The male dominance of factional politics is another reason for EMILY’s List’s limited influence. In turn, this is a reflection of the male predominance in union politics. Factional influence is a reflection of the power of the affiliated unions within the Labor party’s organisation. The key players in factional politics are men - for some reason, the feminisation of Labor has not yet broken into the world of factional convenorship.

The Labor party is in a very precarious state. It has failed in state elections in NSW, Queensland, WA and Victoria, and the polls indicate that Labor governments are facing defeat in Tasmania and South Australia. Its performance in national politics has been nothing short of shambolic and defeat at the federal election is a real prospect.

Have the unions been responsible for this shambles? Are the branches, devoid as they are of members with the exception of the “branch stacks” brought in to the party to assist an aspiring political career, to blame for the Rudd-Gillard-Rudd leadership fiasco? Did the National Conference sanction the carbon tax or doing deals with Tony Windsor and the Greens in a bid to secure minority government? The answer to these questions is no.

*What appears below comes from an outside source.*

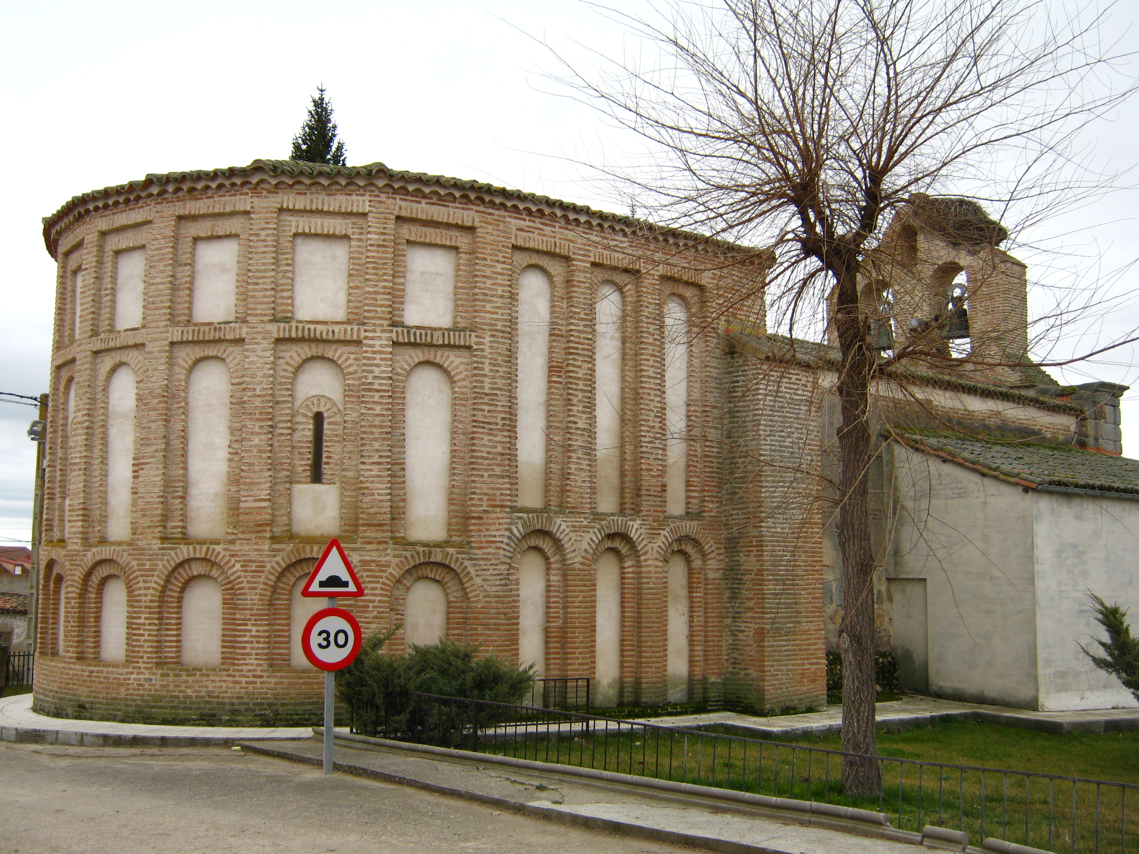 Iglesia parroquial de Coca de Alba (Salamanca, Reino de León)
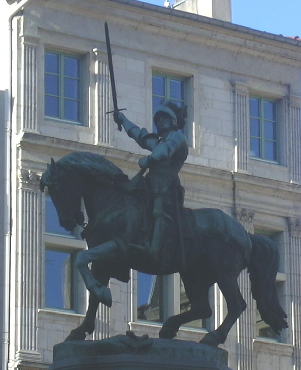 Cette photo représente la statue du duc René II de Lorraine se trouvant sur la place Saint-Epvre à Nancy. Elle a été prise par User:Odejea le 30 octobre 2005
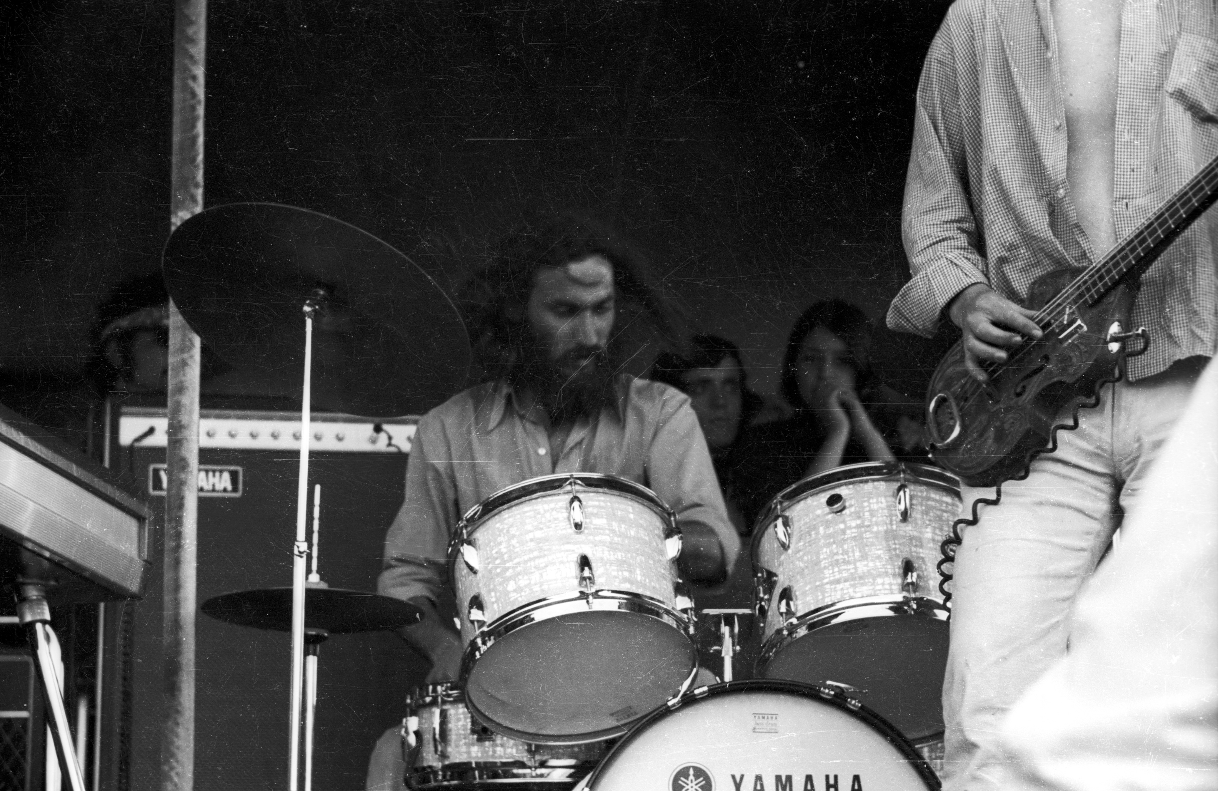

Would enhancing the power of these organs have led to a qualitatively different Labor government under Rudd or Gillard? Would it have altered the influence of the faction convenors and have led to different preselection outcomes? The answer to all of these questions is probably not.

In the end, those responsible for the state of the Labor party are the parliamentary wing and its two leaders, Gillard and Rudd. This means Rudd’s reform proposals represent blame shifting away from the leadership and back towards the party organisation.

In a final irony, if they were to become party rules, Rudd’s reforms would actually ending up reinforcing the influence of the factional convenors who would be pivotal to trying to co-ordinate both the caucus and the branches. Factionalism is inevitable in party politics. Good leadership occurs when leaders work with, rather than against, the organisation they are a part of.